A claim of unconstitutional shackling is subject to a harmless error analysis. State v. Damon, 144 Wash.2d 686, 692, 25 P.3d 418, 33 P.3d 735 (2001). Case law is not clear, however, regarding whether shackling in the courtroom creates a presumption of prejudice that the State must overcome2 or whether the defendant must demonstrate that the shackling was prejudicial.3

We need not resolve this conflict here because the stun belt was not visible to the jury. Because there was no possibility of prejudice to Jennings, we hold that any error in ordering Jennings to wear the stun belt was harmless under either standard.

Display of a Weapon Instruction— Harmless Error

Jennings next contends that the court erred in giving a jury instruction that defined "display of a weapon" to include speech that leads the victim to believe he is armed with a deadly weapon when no weapon is seen.4 The State concedes that this instruction was given in error,5 but it asserts that it was harmless. Jennings argues that this error is not subject to a harmless error analysis and that his first degree robbery convictions be reversed and convictions for second degree robbery be imposed.

Until recently, Washington law was clear that an instruction that relieves the State of its burden to prove an element of a crime is automatic reversible error.6 But the United States Supreme Court has unsettled this previously settled issue.

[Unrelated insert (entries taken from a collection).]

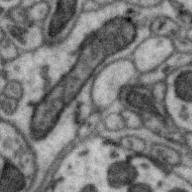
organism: Zebra finch
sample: Brain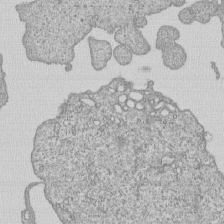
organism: Human
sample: MDA-MB-231 cells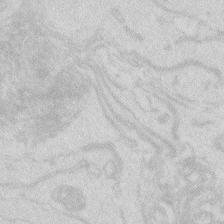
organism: Zebrafish
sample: Macrophage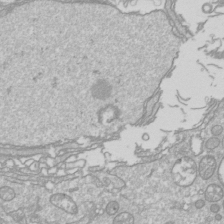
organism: Drosophila
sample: Cell division; meiosis; drosophila spermatocytes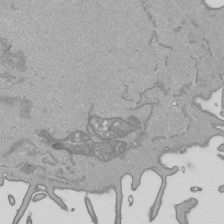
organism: Human
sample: Mitochondria in HCT116 cells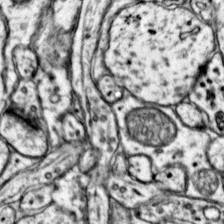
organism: Mouse
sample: Primary visual cortex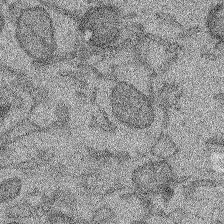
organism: Human
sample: HeLa cells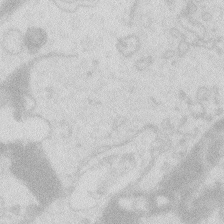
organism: Zebrafish
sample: Macrophage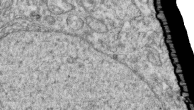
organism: Human
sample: HeLa cell HIV synapse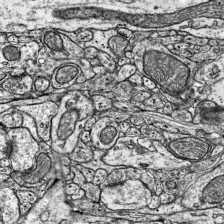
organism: Mouse
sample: Visual Cortex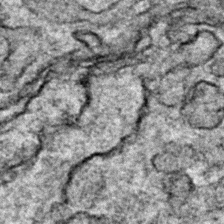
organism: Zebrafish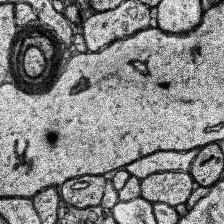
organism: Human
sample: Temporal Lobe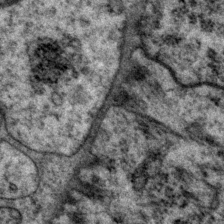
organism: P. pacificus
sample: Pharynx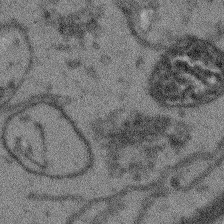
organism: Arabidopsis thaliana
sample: Root tip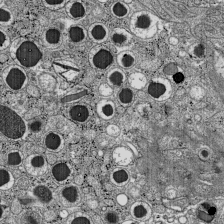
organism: C57BL Mouse
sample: Pancreatic islet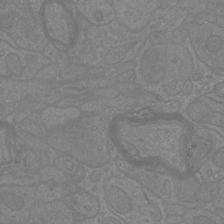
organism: Mouse
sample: Cortical neurons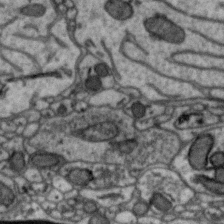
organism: Zebra finch
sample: Brain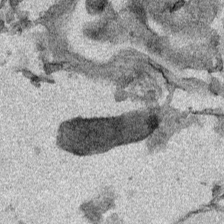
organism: Mouse
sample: Cancer cell death in ED-1 cells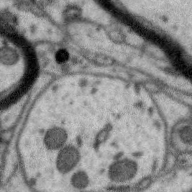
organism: Zebra finch
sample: Brain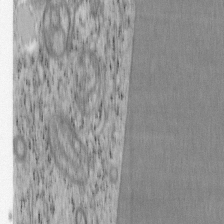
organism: Human
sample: HeLa cells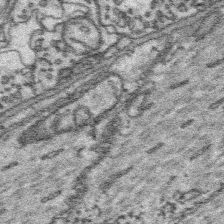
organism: Platynereis dumerilii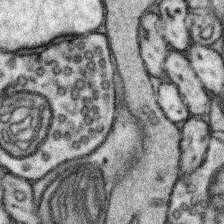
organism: Mouse
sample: Somatosensory cortex neuropil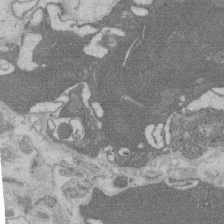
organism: Rat
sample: Salivary granule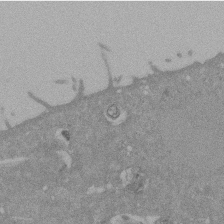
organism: Mouse
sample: ED-1 cell nuclei; centrioles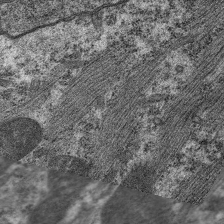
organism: C. elegans
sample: Pharynx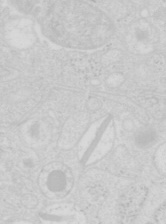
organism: Mouse
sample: Pancreas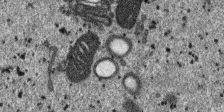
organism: Human
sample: Lung epithelial cells infected with SARS-CoV-2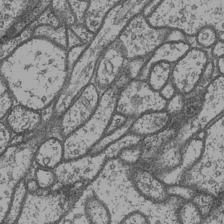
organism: Drosophila
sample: Optic medulla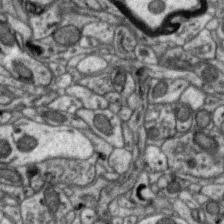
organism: Zebra finch
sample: Brain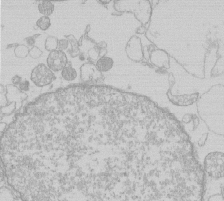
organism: Human
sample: Macrophage cells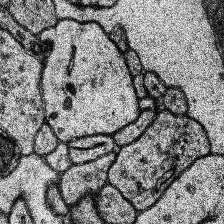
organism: Human
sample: Temporal Lobe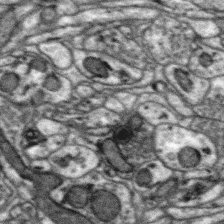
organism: Zebra finch
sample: Brain

The United States Supreme Court held that a jury instruction that relieves the prosecution of its burden to prove an element of a crime is subject to harmless error analysis. Neder v. United States, 527 U.S. 1, 119 S.Ct. 1827, 144 L.Ed.2d 35 (1999). In Neder, the Court held that when an error is structural, affecting the whole "`framework within which the trial proceeds,'" it taints the entire process, making it fundamentally unfair. Neder, 527 U.S. at 8, 119 S.Ct. 1827 (quoting Arizona v. Fulminante, 499 U.S. 279, 310, 111 S.Ct. 1246, 113 L.Ed.2d 302 (1991)). Such errors can never be harmless. But an instruction that omits an element of the offense may not necessarily taint the entire trial or otherwise make it unreliable to determine guilt or innocence. Neder, 527 U.S. at 9, 119 S.Ct. 1827. It is thus subject to a harmless...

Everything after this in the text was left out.